Directions »
Below are records; print only the lines from the line containing "sample: Primary visual cortex" to the end, both included, reproduced exactly and without the pictures.

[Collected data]

• • • • •

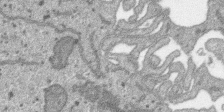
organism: Human
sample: Lung epithelial cells infected with SARS-CoV-2
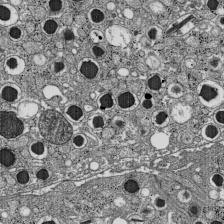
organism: C57BL Mouse
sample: Pancreatic islet
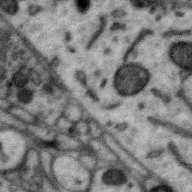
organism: Zebra finch
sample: Brain
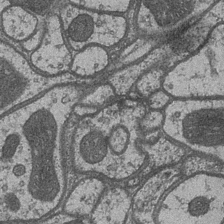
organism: Drosophila
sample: Optic medulla
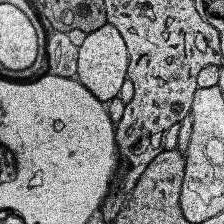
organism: Human
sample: Temporal Lobe
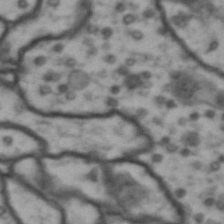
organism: Drosophila
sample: Brain
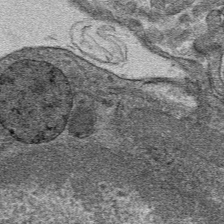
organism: Mouse
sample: Mouse hepatocytes
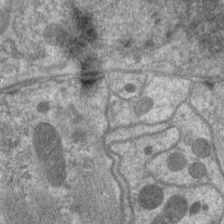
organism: C. elegans
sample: Pharynx
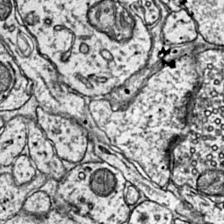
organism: Mouse
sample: Primary visual cortex
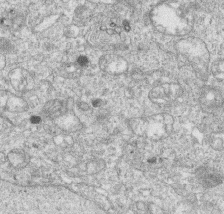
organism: Human
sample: HeLa cell HIV synapse
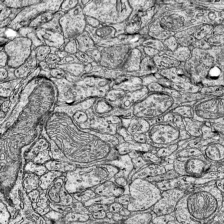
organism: Mouse
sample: Visual Cortex
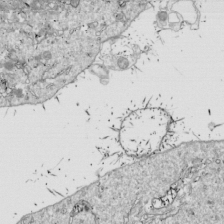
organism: Drosophila
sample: Cell division; meiosis; drosophila spermatocytes
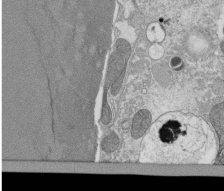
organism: Tetrahymena
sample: Cilia in tetrahymena
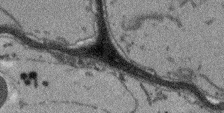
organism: Arabidopsis thaliana
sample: Root tip
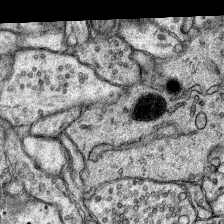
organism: Rat
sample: Hippocampus
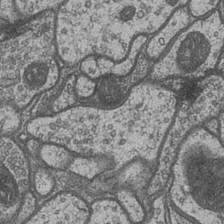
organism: Drosophila
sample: Optic medulla
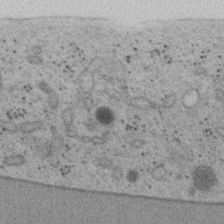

• • • • •

Expected output »
sample: Primary visual cortex
organism: Human
sample: HeLa cell HIV synapse
organism: Mouse
sample: Visual Cortex
organism: Drosophila
sample: Cell division; meiosis; drosophila spermatocytes
organism: Tetrahymena
sample: Cilia in tetrahymena
organism: Arabidopsis thaliana
sample: Root tip
organism: Rat
sample: Hippocampus
organism: Drosophila
sample: Optic medulla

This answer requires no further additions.